Transferring is the only way to copy over from TiVo to/from another Tivo/PC. Each tivo uses its own service numbers and media access keys to encode recordings.


----------



## unitron (Apr 28, 2006)

westfw said:


> I'm a bit behind. I have an old series 2 TIVO, upgraded to two disks (and about 400GB?) (upgraded using WeaKnees accessories, but an OEM drive.)
> 
> Then, some time ago, I purchased a TIVO HD (TCD652160) with 1TB drive from WeaKnees.) It has been languishing in its box :-(
> 
> Is there a way to move the recordings from the old TIVO drives to the new TIVO? I'm hoping for something much faster than "copy over network to PC, then from PC back to new TIVO"; perhaps involving "put the old drive and the new drive in a x86 box, boot a linux rescue CD, and copy all the files from xxx to yyy." (I have plenty of spare x86 boxes lying around, and I'm not concerned about moving disks in and out of them.)

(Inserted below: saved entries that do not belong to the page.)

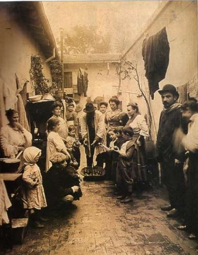 Vendedor de manzanas en Herreruela, provincia de Cáceres, España. Año 1852.
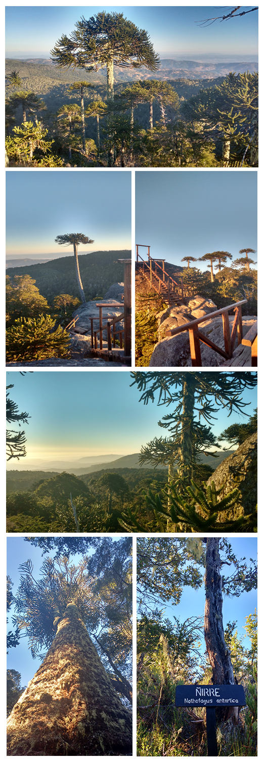 Collage de fotografías del parque nacional chileno Nahuelbuta , ubicado entre la octava región del Bíobío y la novena región de la araucanía.
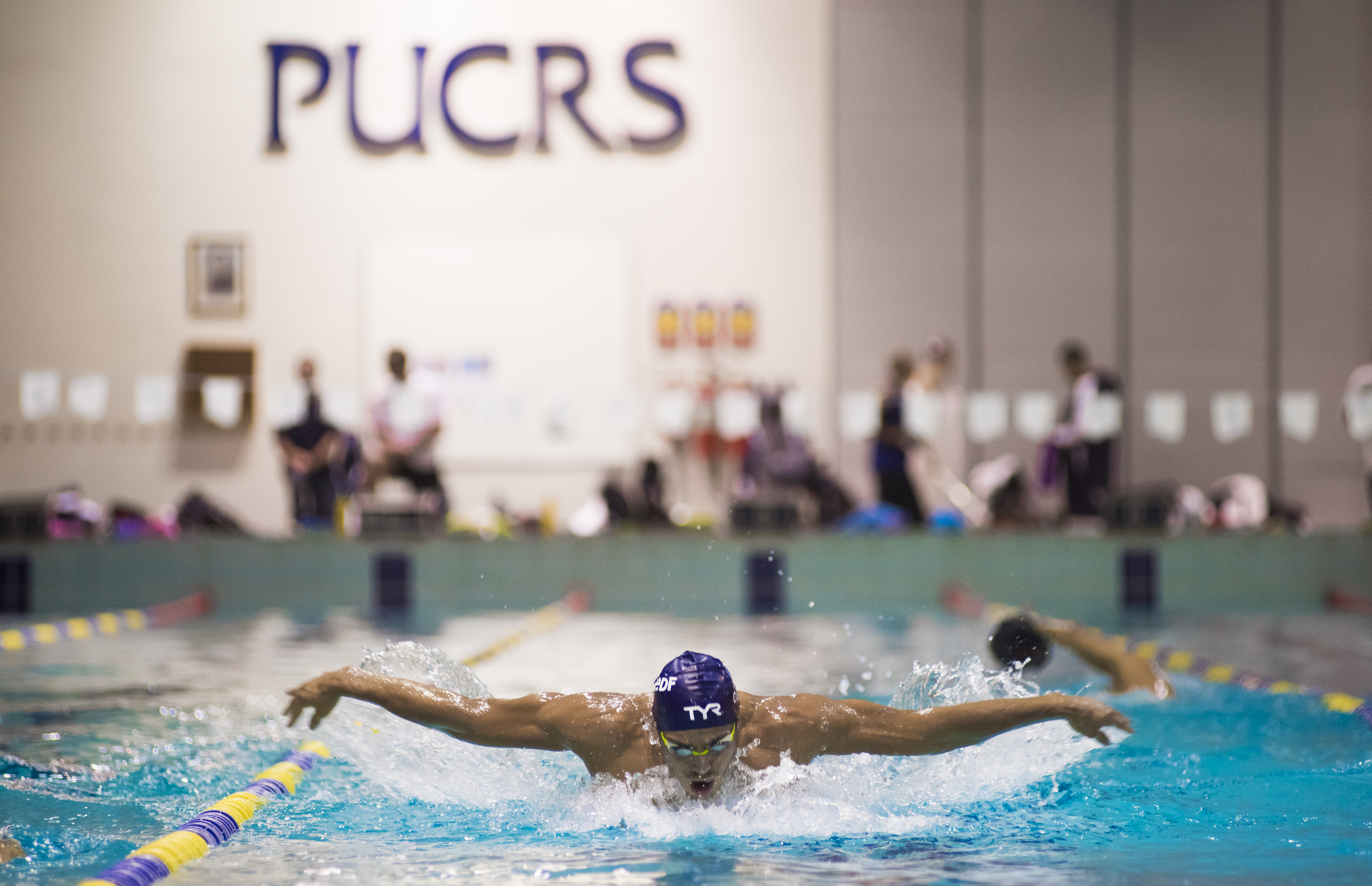 Piscina do Complexo Esportivo
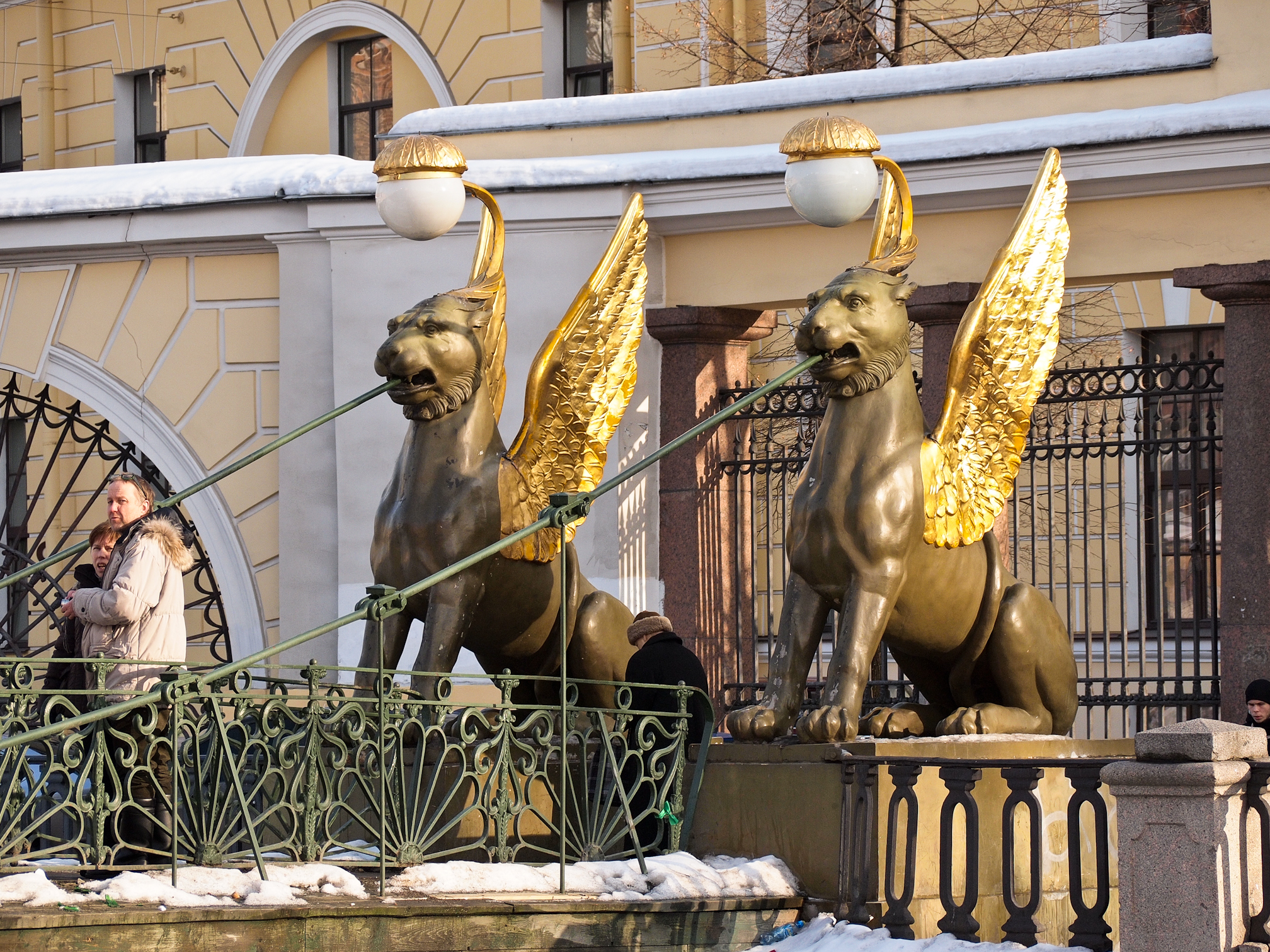 Грифоны на Банковском мосту
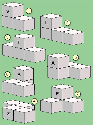 Egen teckning
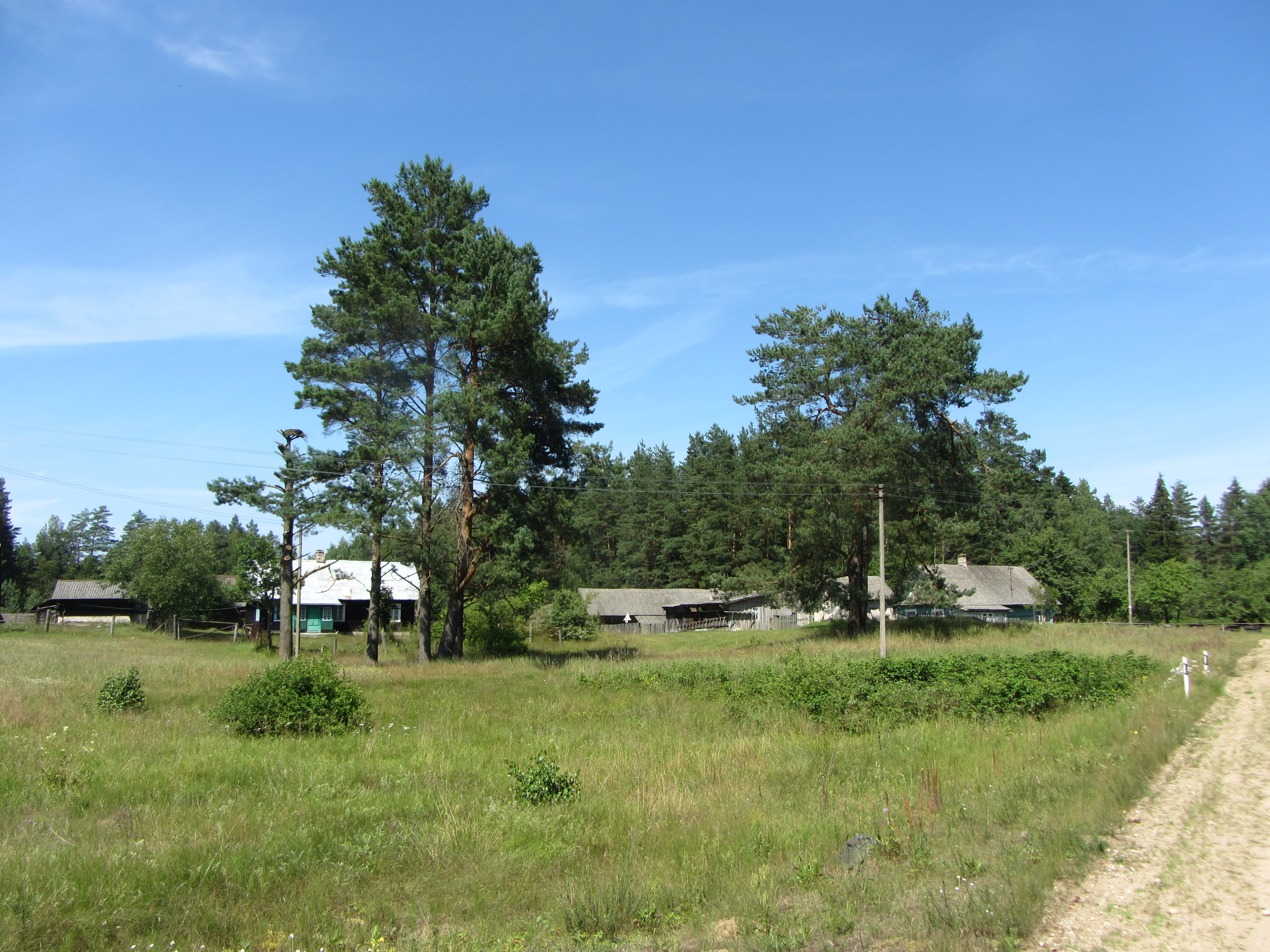 Kaniavos sen., Lithuania
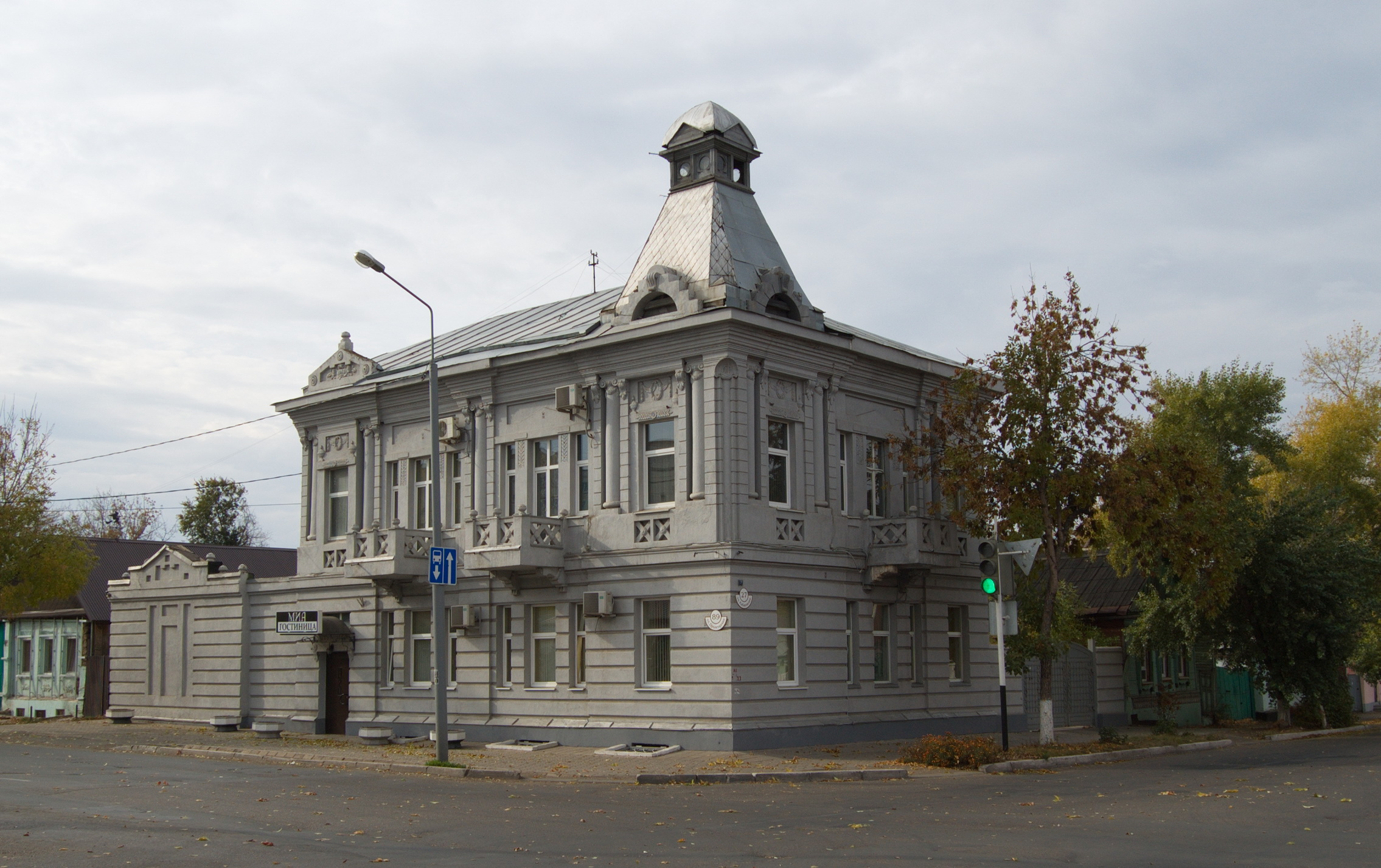 Особняк Хусаинова (Оренбургская область, Оренбург, Пролетарская улица, 89, Рыбаковская улица, 27)
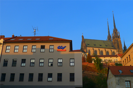 Fotografie sídla CCV Informační systémy na Kopečné 10 v Brně
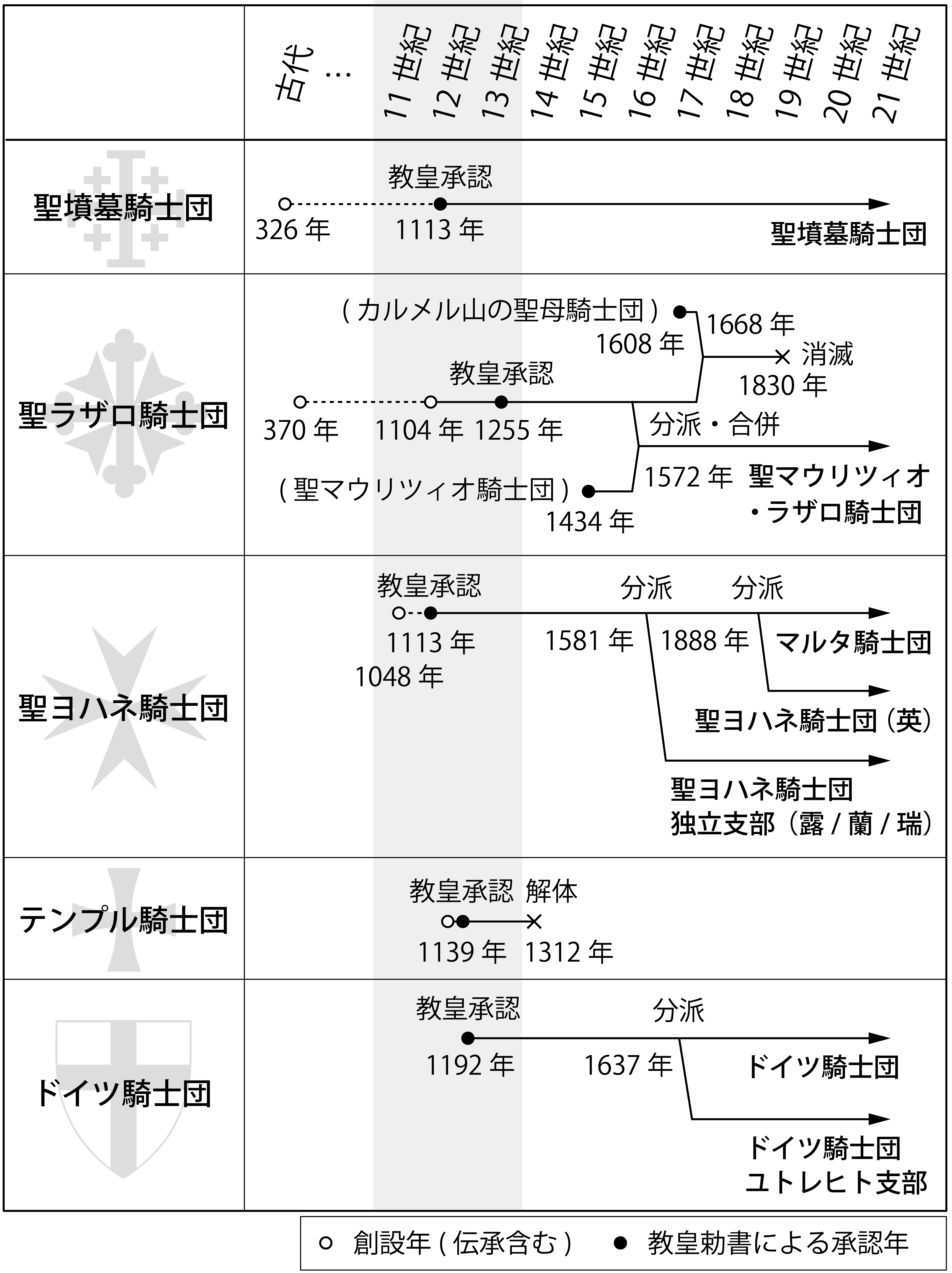 「騎士道」中央公論新社に掲載
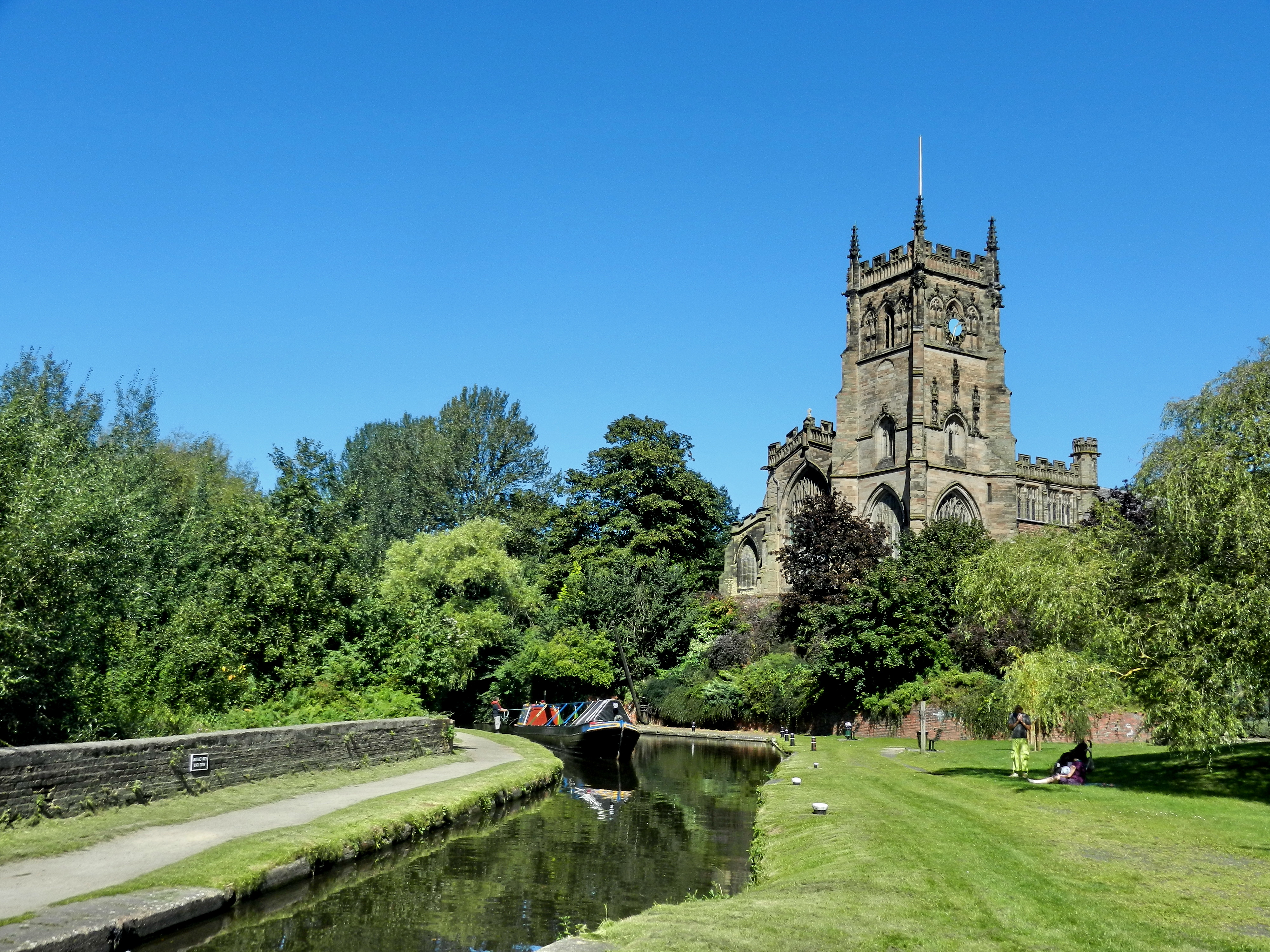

You can copy them (TiVo calls it transfer, but the original is left intact) either from TiVo to computer to TiVo, or from TiVo to TiVo.

Neither way is going to be as fast as you want it to be, or as fast as it would be if we were talking regular computer files.

The TiVo itself has to be involved, not just its drive.

Either way is going to require each TiVo has a subscription at the time of copy. If you use the computer as a man in the middle, you can have the S2 subbed, copy everything via TiVo Desktop to computer, which preserves almost all of the meta-data (like original record date), and then discontinue the sub, sub the HD, and copy back to it at your leisure.

Copying straight from TiVo to TiVo means having to have both subbed at the same time, and the copies all show up as having been recorded on the date of transfer.


----------